== About this task ==
Find the line in the entries below that contains "Blick auf das". Repeat it exactly, and every line after it through the line that contains "Das ehemalige Rathaus in Leipzig-Paunsdorf".

== Materials provided ==
****
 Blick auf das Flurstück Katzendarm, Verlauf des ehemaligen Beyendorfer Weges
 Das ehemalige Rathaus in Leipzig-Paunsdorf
****
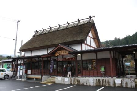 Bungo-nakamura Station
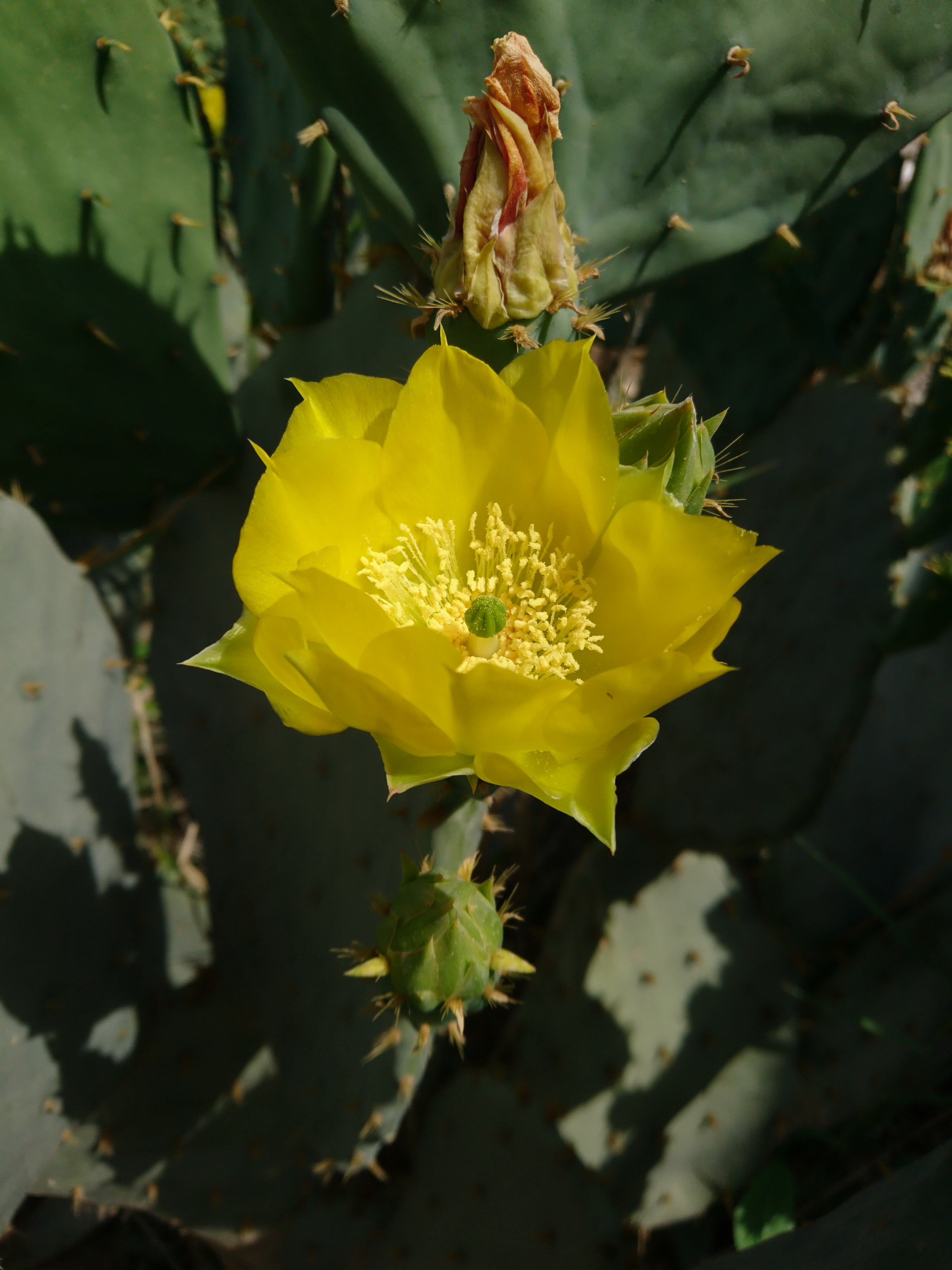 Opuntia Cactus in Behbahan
****
== Written reply ==
 Blick auf das Flurstück Katzendarm, Verlauf des ehemaligen Beyendorfer Weges
 Das ehemalige Rathaus in Leipzig-Paunsdorf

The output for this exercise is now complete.